Perspective - The most transformative year of the early 2000s

By John McNerney | 6 December 2023
 
John McNerney.

The AdNews end of year Perspectives, looking back at 2023 and forward to next year.

I believe we’ll look back at 2023 as the most transformative year of the early 2000s, for a number of reasons.

Firstly it has been a year of business transformation across the industry with many of the major businesses, including Yahoo, reshaping their teams and offerings as the market becomes more sophisticated. This has unfortunately led to a reduction in team sizes in some places, but what we’re already seeing is a cohort of companies which are much more robust and able to find growth in some tougher economic times.

It’s also been a revelatory year around media investment. In Australia it’s the year where linear TV’s audience dominance was really questioned for the first time which has seen marketers changing strategies and moving their investment to other channels as well. It’s been something of a frog in a boiling pan - the audience shifts are nothing new, but it’s really just being felt as economic pressures mean marketers are questioning efficiency across their media.

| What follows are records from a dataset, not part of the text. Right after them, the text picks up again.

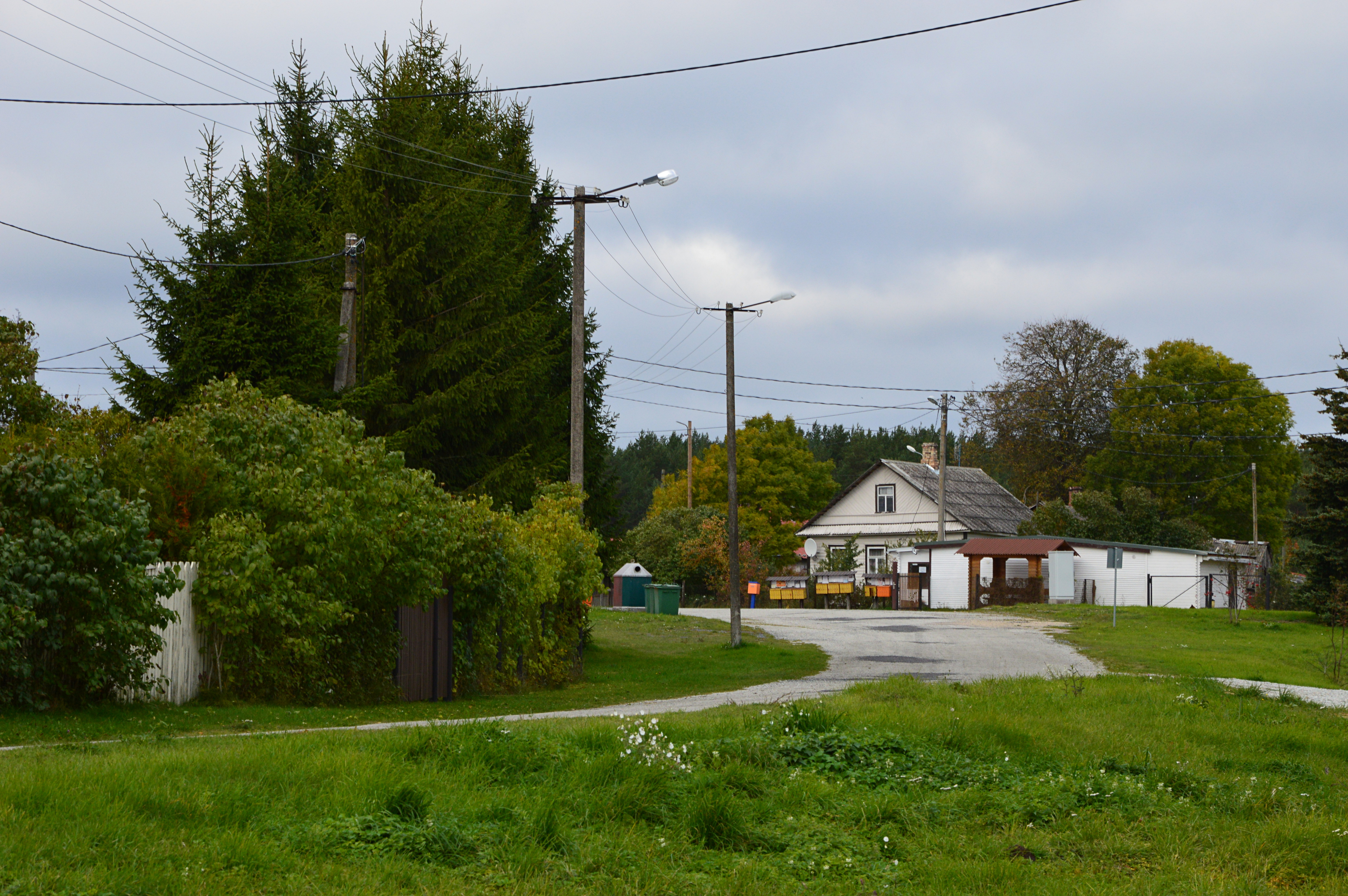 Alajõe küla.
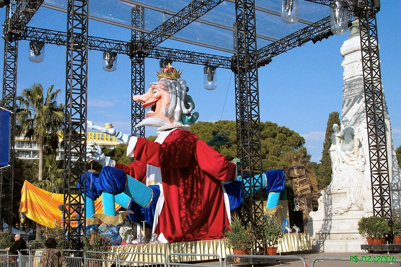 Un char de carnaval exposé à Nice.
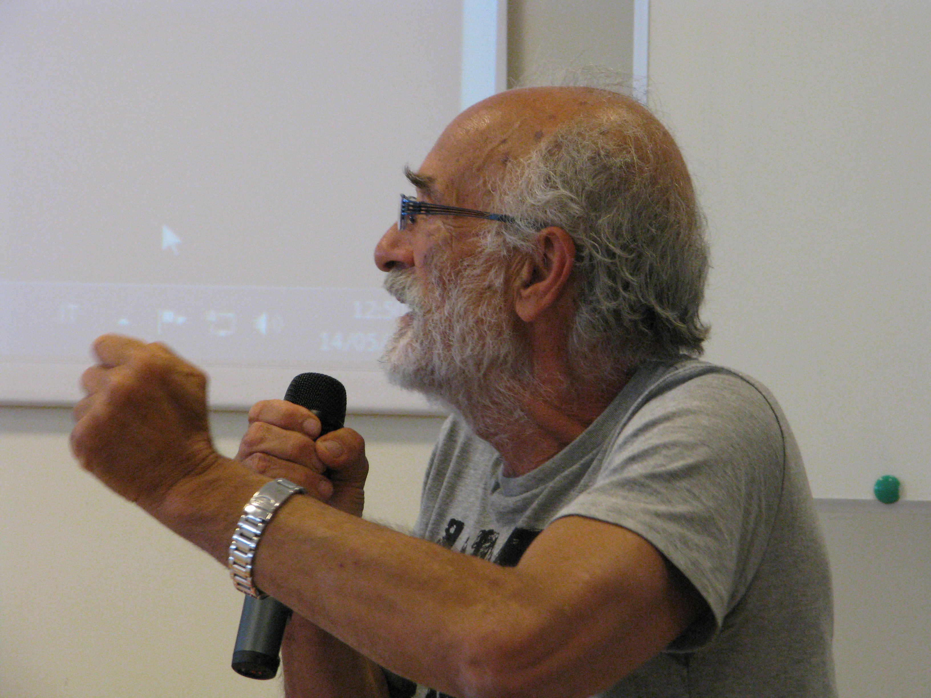 Marcello Baraghini. Foto di E.G.
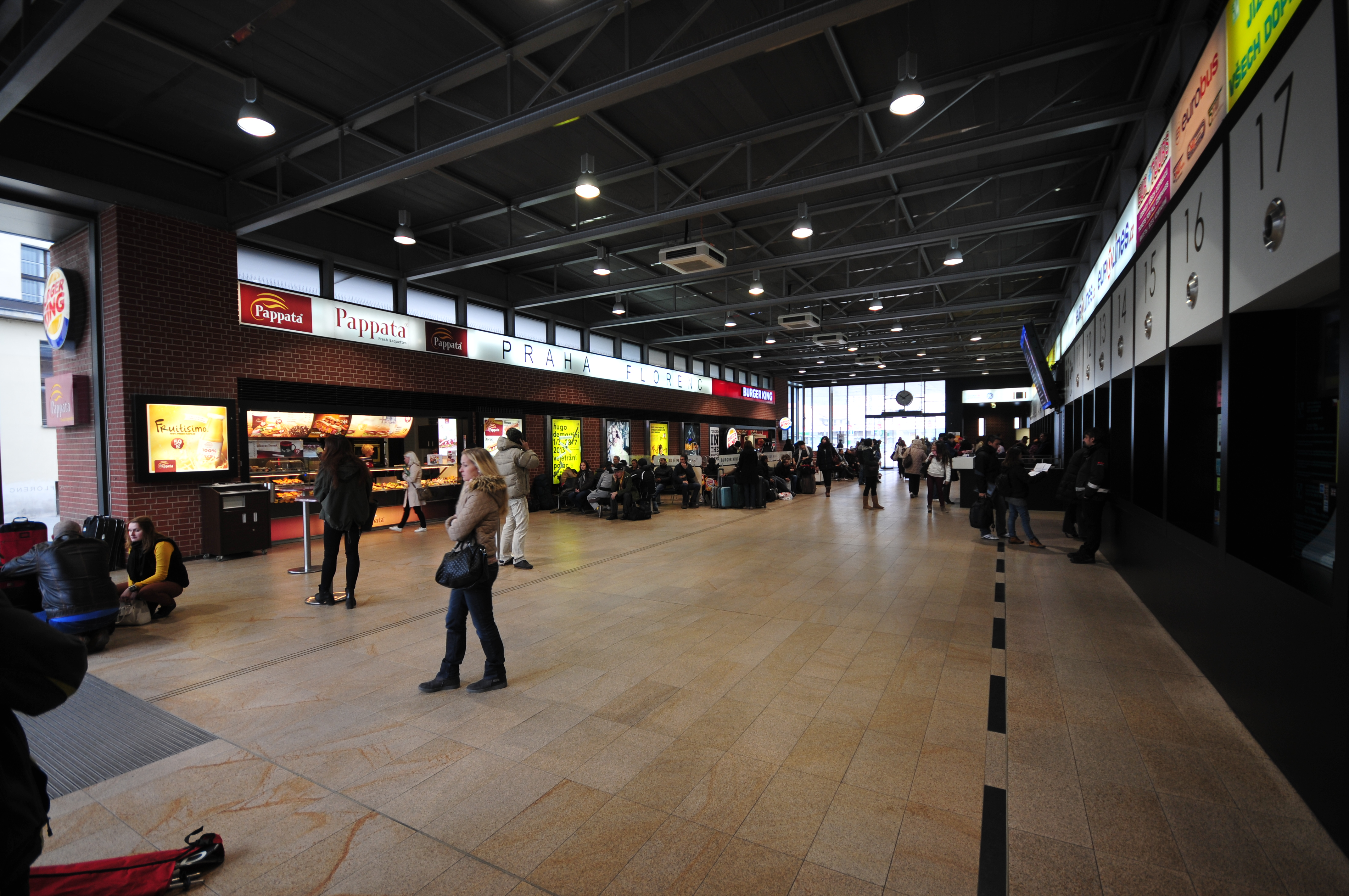 Autobusové nádraží Praha Florenc
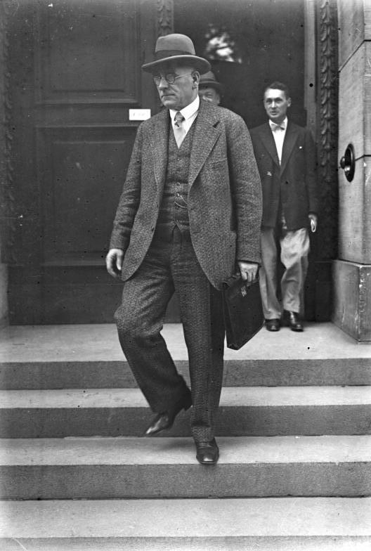 Der deutsche Reichstag aufgelöst! Momentaufnahmen vor dem Reichstag am Tage der Auflösung am 18. Juli mittag 1 Uhr! - Der preussische Ministerpräsident Dr. Braun verlässt den Reichstag nach der Auflösung.
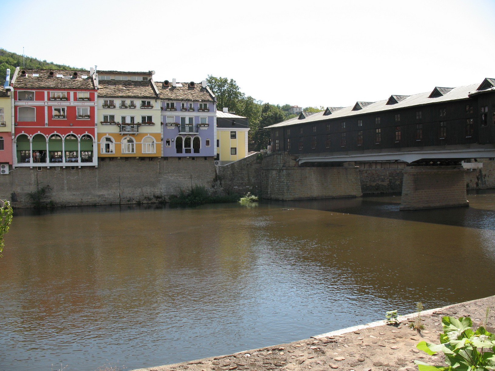 Lovech
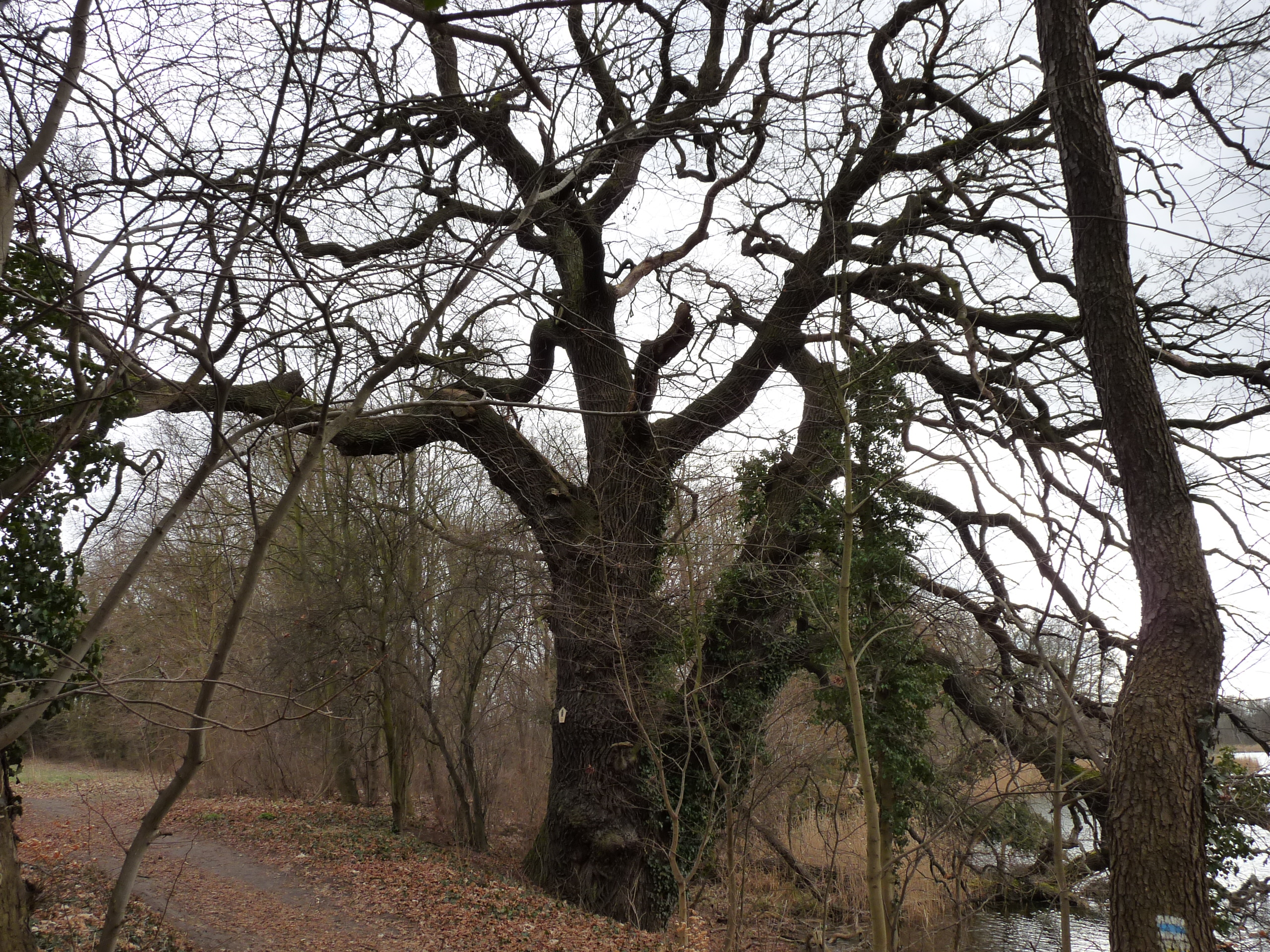 Stiel-Eichen (Quercus robur) am Plessower See, nahe an der BAB 10.

By no means is TV dead or even endangered, but the idea of Total TV, understanding audiences across linear and digital channels, is now front and centre. You just have to look at Foxtel’s recent announcement to use ACR data for audience measurement via VideoAmp, to understand the potential for a multi-currency ecosystem. Yahoo has also been solving this problem for clients with great success through our partnership with Samba TV.

With the addition of FAST channels to the media mix and more subscription streaming services launching ad-funded tiers it is clear TotalTV means a lot to marketers. As more streaming giants get interested in things like live sports streaming rights it is clear there are and will be more disruption to come and local TV networks will need to find their place in this new world order.

I’ve deliberately left AI until last. While it’s had an outsized share of attention this year its impact isn’t necessarily being felt acutely yet. Instead it’s been something which has focused minds and created a lot of tests into how it may be able to streamline processes and improve media buys.

It’s going to impact every business in some way, whether its operational efficiencies, upskilling the workforce and changing the types of roles we have today to be far more commercial, creative and strategic focused in nature.

If 2023 was voluntarily transformational for many businesses, 2024 is going to see a lot of change forced upon the industry from a number of sources.

Global tech businesses are going to bring one set of challenges - we will finally see cookies deprecated from Google in 2024, and I suspect Meta at least will say goodbye to its News Bargaining Code-enforced deals and sever ties with news for good.

That is going to be a huge challenge for publishers still reliant on referrals from their platforms.

However, the single biggest impact for everyone will be the Privacy Act update in Australia which will likely be put in place and enforceable by the end of 2024. Whatever its final shape, it is clear the government is laying down the new ground rules for how businesses conduct themselves with people’s data, and rightly so.

Every marketing organisation needs to make changes to their current approach. But, I believe it will have the biggest impact on the less scrupulous players in the market, whilst anyone who doesn’t have a direct consumer relationship will also find it harder to compete on a performance level without updating their addressability strategy for audiences.

It’s now a matter of when, not if this happens, so there is no time to lose. There are a lot of resources being created by industry bodies like ADMA and the IAB, and again there are partners (like Yahoo) which are already compliant because of global regulations in other markets.

Ultimately I believe it will be a good thing, we need to earn back consumer trust and having more guardrails in place and everyone being more conscious of what we are doing with customer data is going to be a net positive in that regard.

Finally, there’s the environmental impact of what we do which is coming into sharp focus but will be placed centre stage in 2024. We’re seeing the rise of a few industry initiatives, which Yahoo is behind, which are drawing much-needed attention to this problem. Australia is front and centre of the climate change problems - once we’ve sweltered through January I suspect more questions will be asked of partners by marketers to prove their credentials, and rightly so.

The market has been short for quite some time, but it is definitely getting shorter for a few reasons, not least budget uncertainties. What we’re seeing is shorter planning cycles with last minute budget releases happening from clients.

It means our teams have to be more reactive than ever before, however we’ve also factored this short-termism into our model and are not waiting for things to happen. Instead we’re proactively educating agency partners on the opportunities out there and how more can be done with smaller budgets by thinking differently, so it’s really creating opportunities and proving out the
promise of programmatic advertising across every channel from display to out of home and CTV.

The more we get out there and educate people, the better the results we see for advertisers.

However, this needs to be a collective industry-wide effort by partners for marketers if we are going to make the most of the opportunities available to us and have a positive impact on advertising best practice.